Thanks for the link gsilbers. I have come across that recently, must check it out again.



babylonwaves said:


> about high and low frequencies. below is a common task for low frequencies but required for the high end as well:
> 
> ..the other way to create a niche is arrangement but i guess that's not the focus right now and here.



The application of EQ you describe makes sense but it does beg the question: are people really EQ'ing their tracks created with _orchestral libraries_ as much as with other types of instruments and genres of music? I have come across a lot of people saying that they EQ orchestral material minimally if at all. Yes, arrangement and orchestration are key of course but I'm mostly concerned with the mix at this point. 



higgs said:


> Is there an example mix or two you wish to improve that you could share for feedback?



There is and that was suggested earlier. I have been in touch with someone who has offered to listen to it privately (cos I'm a little shy of the public exposure!) but I may well put it up here at some point as well.


----------



## marclawsonmusic (Mar 9, 2017)

MarcusMaximus said:


> There is and that was suggested earlier. I have been in touch with someone who has offered to listen to it privately (cos I'm a little shy of the public exposure!) but I may well put it up here at some point as well.



I understand your hesitation - this place can be brutal. But, it really is hard to offer any feedback without something to listen to.

If you want another set of ears, I would be happy to listen and offer non-judgmental, constructive feedback. Shoot me a PM if interested.


----------



## sazema (Mar 9, 2017)

One more....


----------



## MarcusMaximus (Mar 9, 2017)

marclawsonmusic said:


> I understand your hesitation - this place can be brutal. But, it really is hard to offer any feedback without something to listen to.
> 
> If you want another set of ears, I would be happy to listen and offer non-judgmental, constructive feedback. Shoot me a PM if interested.



Hey thanks man, I really appreciate the offer and may well take you up on it! Glad you understand the hesitation, though I know that feedback, even if brutally honest, can be really helpful. I'm working up to it! 

That's great sazema thanks, another useful resource I'm sure. Will check it out a bit later along with the others.


----------



## Rodney Money (Mar 9, 2017)

MarcusMaximus said:


> Hey thanks man, I really appreciate the offer and may well take you up on it! Glad you understand the hesitation, though I know that feedback, even if brutally honest, can be really helpful. I'm working up to it!
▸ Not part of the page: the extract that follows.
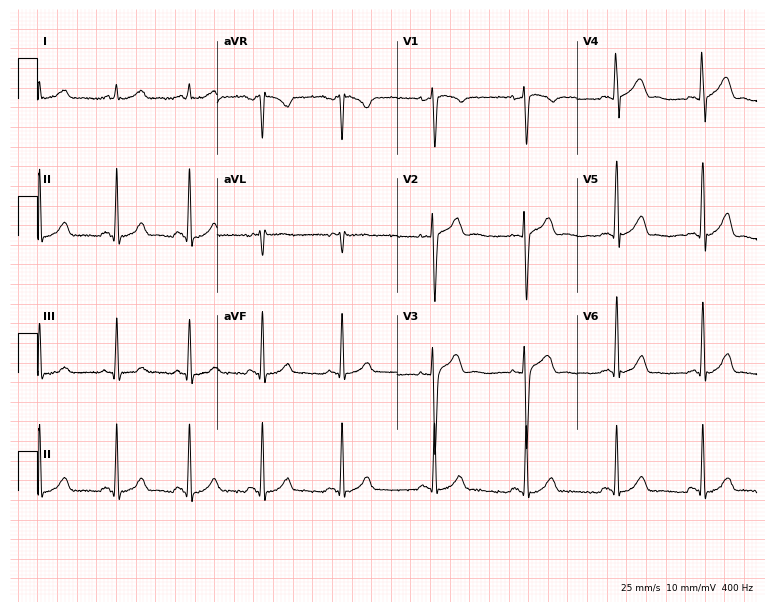
Standard 12-lead ECG recorded from a 24-year-old man. Read as a normal ECG.

Hey my friend, go ahead and post. I just posted a piece that uses nothing but Garritan, so no matter what you post it is already going to sound 1000 times better than my last post.


----------



## MarcusMaximus (Mar 9, 2017)

Rodney Money said:


> Hey my friend, go ahead and post. I just posted a piece that uses nothing but Garritan, so no matter what you post it is already going to sound 1000 times better than my last post.
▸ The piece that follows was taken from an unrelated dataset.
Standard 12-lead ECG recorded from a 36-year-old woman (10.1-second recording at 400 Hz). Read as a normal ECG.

Hah! Now that _is _encouraging!


----------



## emid (Mar 9, 2017)

I really like these from izotope. Watch all five parts. Concepts apply anywhere.



Though FL studio but some good tips.


----------



## Maestro1972 (Mar 9, 2017)

Rodney Money said:


> Hey my friend, go ahead and post. I just posted a piece that uses nothing but Garritan, so no matter what you post it is already going to sound 1000 times better than my last post.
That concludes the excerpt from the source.